Le halagaba; desairado como había estado, le tranquilizaba que la señora Ramsay le dijera eso. Charles Tansley revivió. Insinuando, además, la grandeza del intelecto del hombre, incluso en su decadencia, la sujeción de todas las esposas —no es que culpara a la muchacha, y el matrimonio había sido lo bastante feliz, según creía— a los trabajos de su marido, le hizo sentirse más satisfecho de sí mismo de lo que se había sentido hasta entonces, y le habría gustado, si hubieran cogido un taxi, por ejemplo, haberlo pagado. En cuanto a su pequeño bolso, ¿no podría llevarlo él?

—No, no —dijo—, siempre la llevaba ella.

Ella también.

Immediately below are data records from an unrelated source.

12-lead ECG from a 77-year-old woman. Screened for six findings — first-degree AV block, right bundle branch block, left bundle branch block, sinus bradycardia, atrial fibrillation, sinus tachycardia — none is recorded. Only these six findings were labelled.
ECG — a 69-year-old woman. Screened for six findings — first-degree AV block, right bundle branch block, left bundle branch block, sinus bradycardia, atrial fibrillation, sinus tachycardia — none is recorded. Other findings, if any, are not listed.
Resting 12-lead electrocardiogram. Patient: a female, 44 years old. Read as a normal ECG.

Sí, él sintió eso en ella. Sentía muchas cosas, algo en particular que lo excitaba y lo perturbaba por razones que no podía explicar. Le gustaría que ella lo viera, vestido y encapuchado, caminando en una procesión. Una beca, una cátedra, se sentía capaz de todo y se veía a sí mismo, pero ¿qué miraba ella? A un hombre que pegaba un billete. La vasta sábana ondeante se aplanaba, y cada empujón del pincel revelaba nuevas piernas, aros, caballos, rojos y azules relucientes, bellamente lisos, hasta que la mitad de la pared quedó cubierta con el anuncio de un circo; cien jinetes, veinte focas actuando, leones, tigres... Inclinándose hacia delante, pues era miope, lo leyó en voz alta...

—Visitará esta ciudad —leyó.

—Era un trabajo terriblemente peligroso para un hombre manco —exclamó—, subirse a una escalera como ésa; hacía dos años que le habían cortado el brazo izquierdo en una segadora.

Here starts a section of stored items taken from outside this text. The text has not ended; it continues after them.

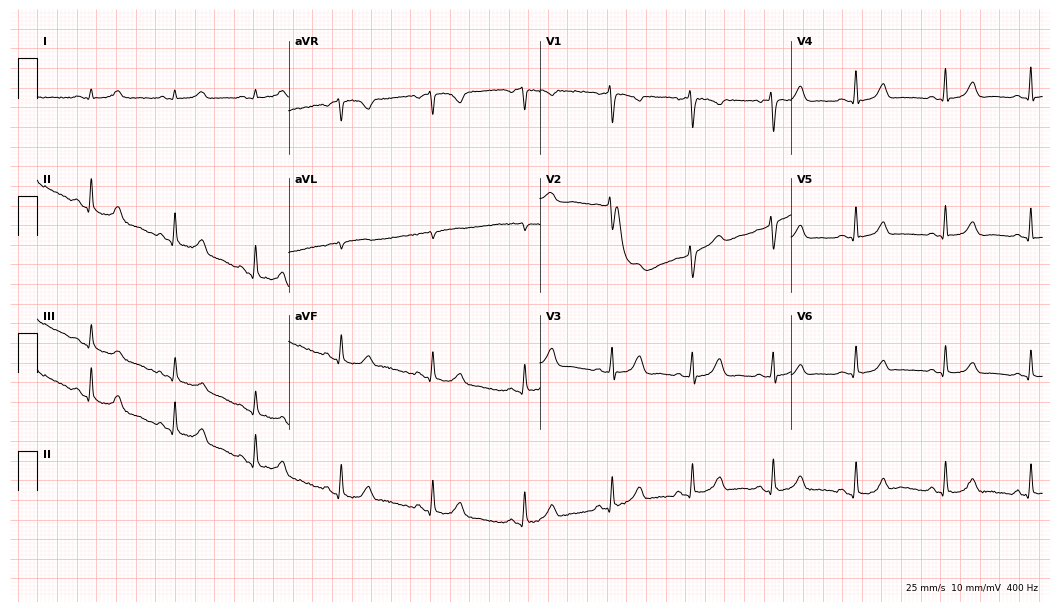
12-lead ECG from a female patient, 39 years old. Labelled as a normal ECG.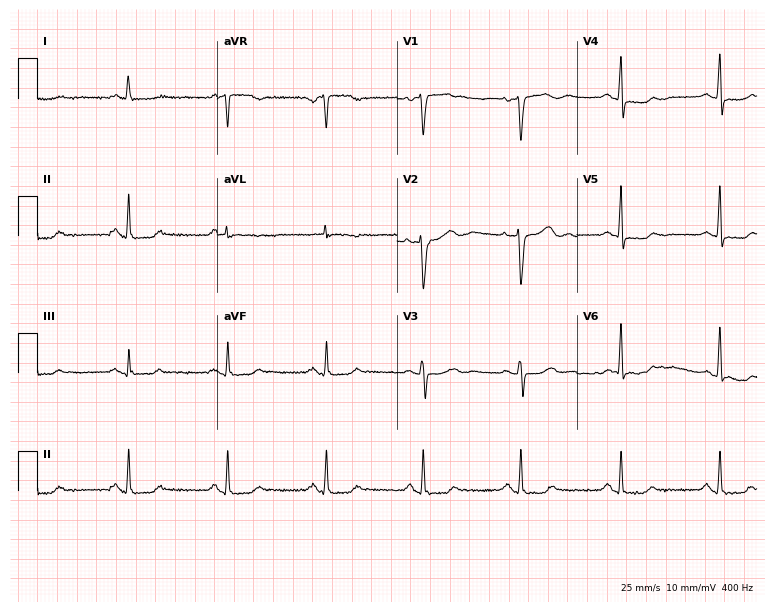
12-lead ECG from a 50-year-old female patient (7.3-second recording at 400 Hz). No first-degree AV block, right bundle branch block, left bundle branch block, sinus bradycardia, atrial fibrillation or sinus tachycardia recorded for this tracing. Other findings, if any, are not listed.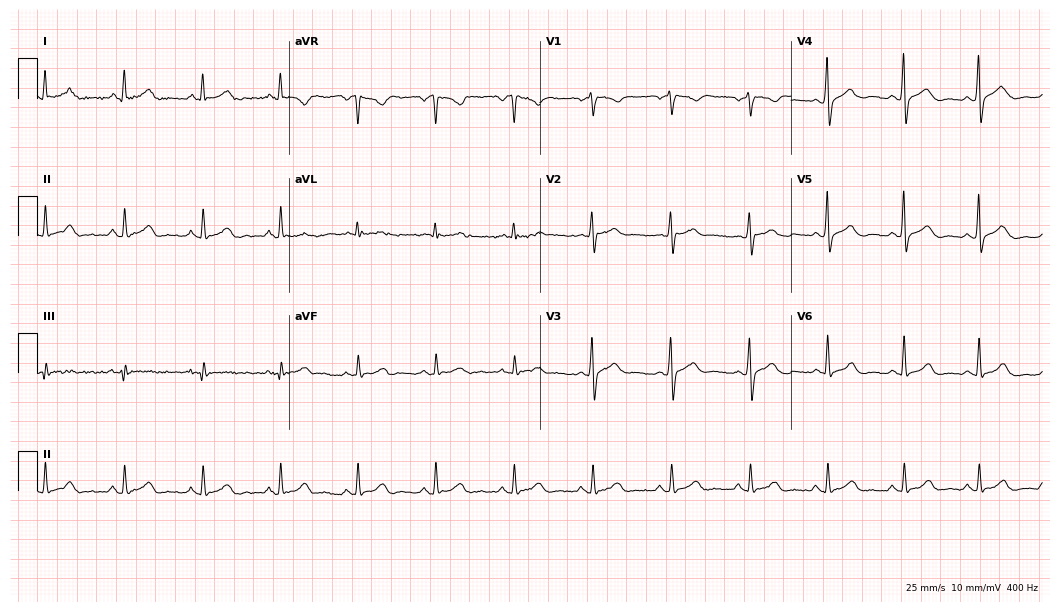
Resting 12-lead electrocardiogram (10.2-second recording at 400 Hz). Patient: a 51-year-old female. Read as a normal ECG.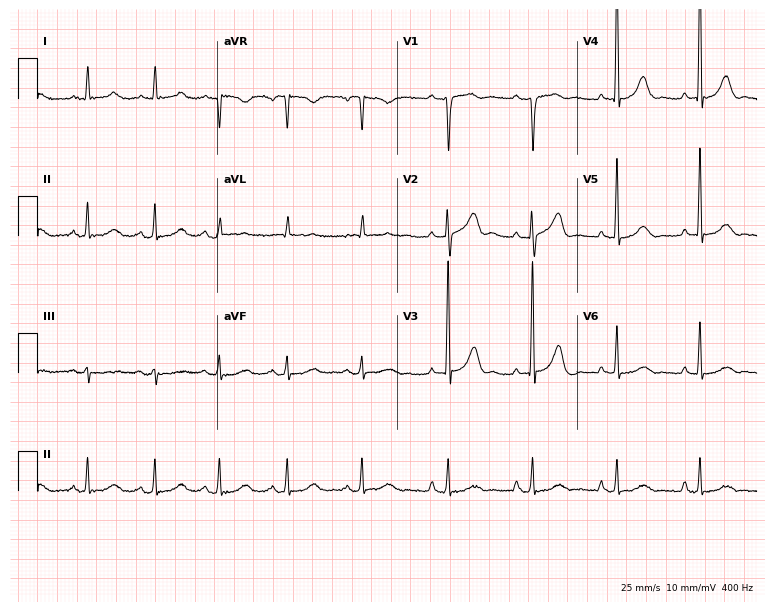
ECG — a female patient, 59 years old. Labelled as a normal ECG.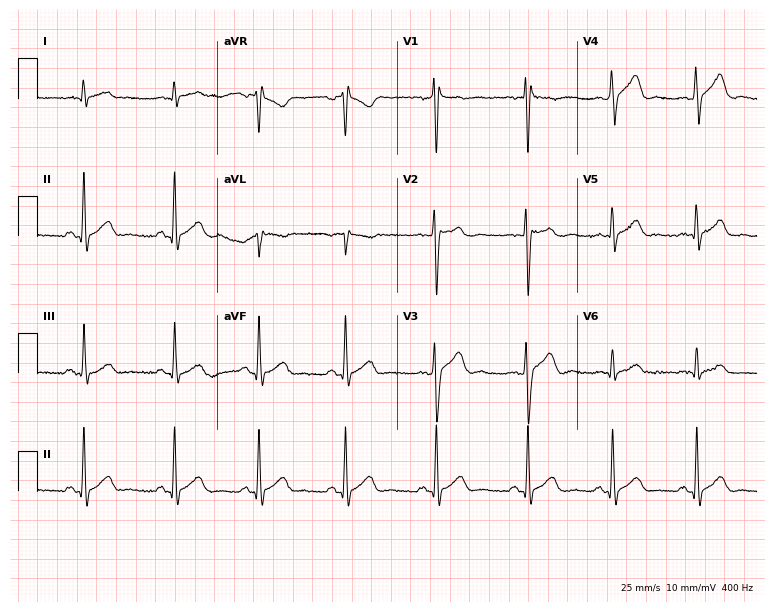
ECG — a 21-year-old male. Screened for six findings — first-degree AV block, right bundle branch block (RBBB), left bundle branch block (LBBB), sinus bradycardia, atrial fibrillation (AF), sinus tachycardia — none is recorded. Only these six findings were labelled.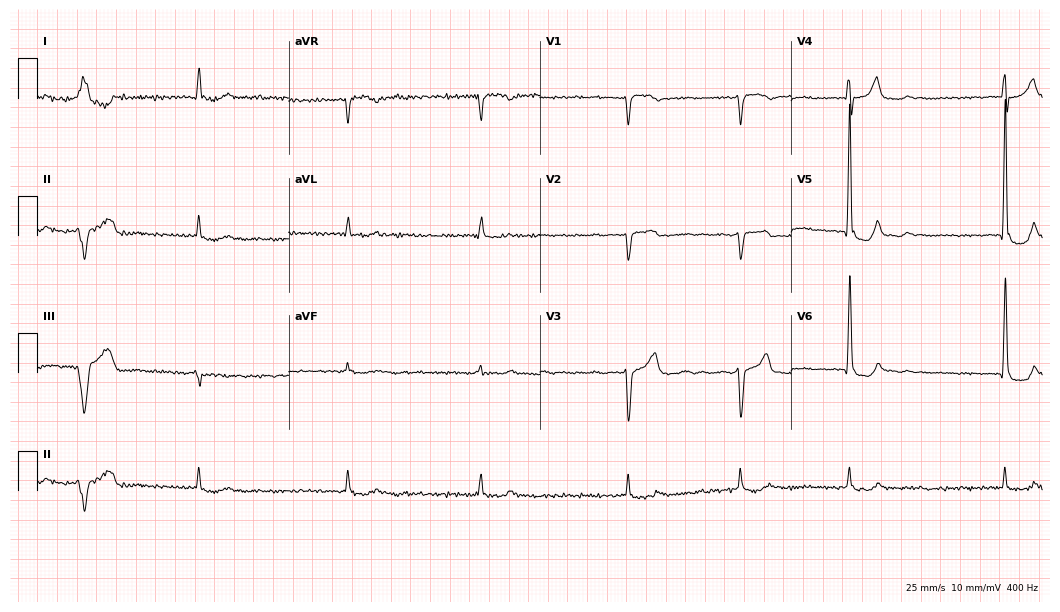
12-lead ECG from a male, 79 years old (10.2-second recording at 400 Hz). No first-degree AV block, right bundle branch block (RBBB), left bundle branch block (LBBB), sinus bradycardia, atrial fibrillation (AF) or sinus tachycardia recorded for this tracing. Only these six findings were labelled.

—¡Vamos todos! —gritó, avanzando, como si todos aquellos jinetes y caballos la hubieran llenado de exultación infantil y le hubieran hecho olvidar su piedad.

—Vamos —dijo él, repitiendo las palabras de ella, pero con una timidez que la hizo estremecerse—. Vamos al circo.

No. No podía decirlo bien. No podía sentirlo bien. Pero, ¿por qué no? ¿Qué le pasaba entonces? Por el momento, le caía bien.

—¿No los habían llevado —le preguntó— a circos cuando eran niños?

—Nunca —contestó él, como si ella le hubiera preguntado lo que él quería; llevaba todos estos días deseando decir que no iban a los circos—. Era una familia numerosa, nueve hermanos y hermanas, y mi padre era trabajador. Mi padre es químico, Sra. Ramsay. Tiene una tienda.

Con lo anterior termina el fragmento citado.